There is no ambulance. There is no treatment.
When it was time to get back into the jeep and head for Delhi, I was exhausted, despondent, and more than ready to leave. Maharaji had said I would be giving vaccinations in villages.
Now I was doing it, but it was not making me feel good or proud.
I felt helpless as a doctor.
"If you want to be a public health doctor," Bill told me on the way home, "you have to change the way you get satisfaction. It's different from clinical medicine. You won't see immediate results. You won't have parents thanking you for bringing down the fever of their child. No one will name their child after you or say, 'Larry, you saved my family.' Here, your satisfaction comes quietly, alone, late at night when you are analyzing numbers.
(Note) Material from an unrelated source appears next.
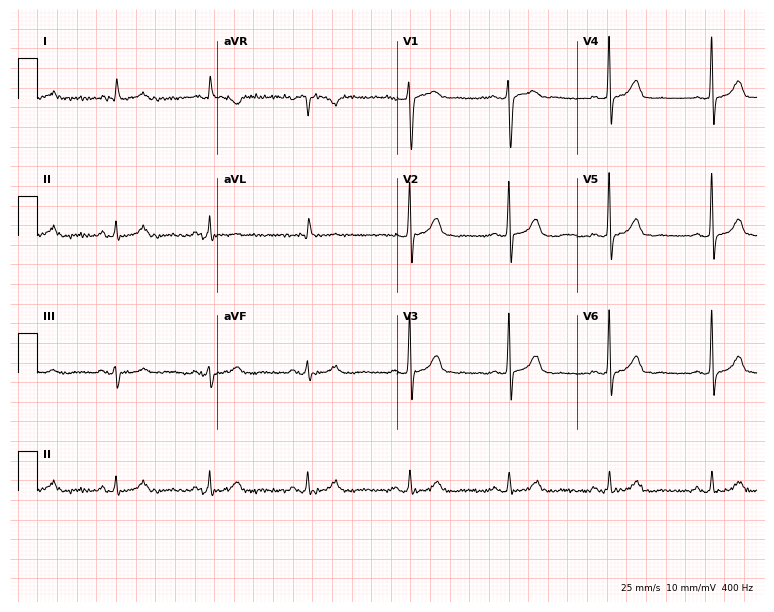
Standard 12-lead ECG recorded from a female, 56 years old. Read as a normal ECG.

You won't be able to watch the curve of a child's fever on a hospital chart go down and feel good about yourself.
You have to look at charts and graphs of hundreds of anonymous cases, watching the epidemic curve instead. Even when you succeed in stopping an epidemic, you may be the only one who knows what you did. The public doesn't often reward prevention--you won't be a hero.
But if you're willing to dedicate yourself to getting outcomes that you alone may see, take quiet satisfaction in the scale of what public health accomplishes, and not worry about personal recognition, then public health and epidemiology will be the source of great happiness."
This was the medical equivalent of nish kam karma yoga, Maharaji's custom-tailored path for me.